Título: DEPOIS DAS CPIS
Autor: Merval Pereira
Fonte: O Globo, 27/10/2005, O País, p. 4

Os dois casos recentes que acirraram as relações entre a situação e a oposição estão intimamente relacionados ao uso de caixa dois nas eleições, o que favorece a posição oficial do governo de que essa é uma questão corriqueira entre os partidos políticos. E é mesmo, como está ficando provado no decorrer dessa crise política que não livra praticamente ninguém, e mostra a cada dia que a principal tarefa do próximo Congresso será aprovar uma reforma político-eleitoral profunda.

Mas a crise petista é mais ampla do que o uso de caixa dois em suas campanhas eleitorais, ou a arrecadação ilegal de dinheiro nas prefeituras que vem administrando, como a de Santo André, que teve o prefeito Celso Daniel assassinado, ou mesmo a de Ribeirão Preto, onde o atual ministro da Fazenda, Antonio Palocci, foi prefeito.

Um substituiu o outro no papel de coordenador da campanha presidencial que levou Lula ao governo em 2002 e que, se sabe agora, também recebeu dinheiro ¿não contabilizado¿. Assim como Palocci, Celso Daniel certamente teria papel central no governo Lula, o que dá a dimensão da gravidade dos esquemas montados. Chegando ao poder, o PT armou um amplo esquema de financiamento ilegal de políticos e partidos para ter sustentação na Câmara, através de uma base partidária inflada a saques na boca do caixa do Banco Rural. Mas tenta fazer passar tudo como sendo apenas caixa dois, que seria um crime menor.
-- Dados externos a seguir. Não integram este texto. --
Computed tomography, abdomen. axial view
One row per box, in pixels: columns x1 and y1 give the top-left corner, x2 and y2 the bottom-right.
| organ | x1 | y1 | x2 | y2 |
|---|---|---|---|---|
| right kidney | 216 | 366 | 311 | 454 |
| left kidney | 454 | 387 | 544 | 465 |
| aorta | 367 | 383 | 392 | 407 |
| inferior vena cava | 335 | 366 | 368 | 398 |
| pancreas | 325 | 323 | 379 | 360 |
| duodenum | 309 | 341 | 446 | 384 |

O PSDB está ameaçando pedir uma CPI sobre o caixa dois apenas para tentar se recuperar do erro estratégico que cometeu ao não obrigar seu presidente, o senador Eduardo Azeredo, a se licenciar do cargo desde que surgiram as primeiras denúncias de que usou recursos de caixa dois em sua campanha a governador de 1998, financiado pelo mesmo lobista Marcos Valério que foi o artífice do esquema ilegal do PT quatro anos depois.
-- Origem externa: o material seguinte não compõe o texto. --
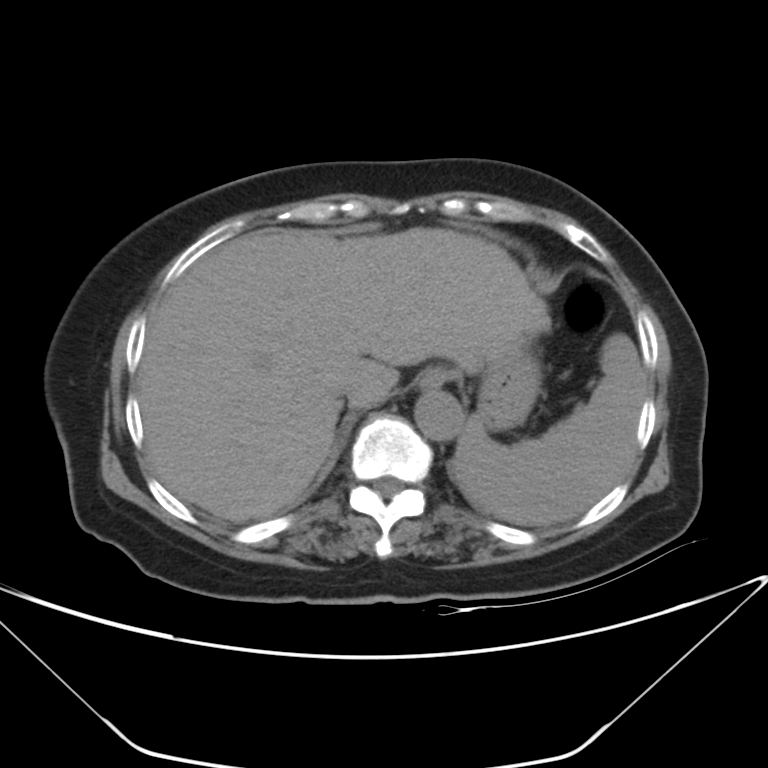
Abdominal CT. Axial slice 78/94. abdomen soft-tissue window
Coordinates as <box>x1,y1,x2,y2</box> in pixels.
spleen: <box>452,333,645,526</box>
stomach: <box>478,345,539,430</box>
esophagus: <box>419,368,447,391</box>
inferior vena cava: <box>332,384,360,405</box>
liver: <box>138,227,551,521</box>
aorta: <box>414,391,463,441</box>

A impressão de que o PT tem algo a esconder no caso do assassinato do ex-prefeito Celso Daniel permanece, depois da acareação de seus irmãos com Gilberto Carvalho, o chefe de gabinete do presidente Lula. Como ressaltou o senador Jefferson Peres, a versão dos irmãos de que Carvalho lhes falou sobre o esquema de arrecadação ilegal que havia em Santo André parece verossímil.

A estranheza de alguns petistas sobre as razões que teriam levado Carvalho a fazer tal revelação não se justifica, pois é perfeitamente verossímil que, como representante do PT, Carvalho tivesse querido explicar à família do morto por que o partido não poderia investigar a fundo o seqüestro e morte, até mesmo para preservar a memória de Celso Daniel.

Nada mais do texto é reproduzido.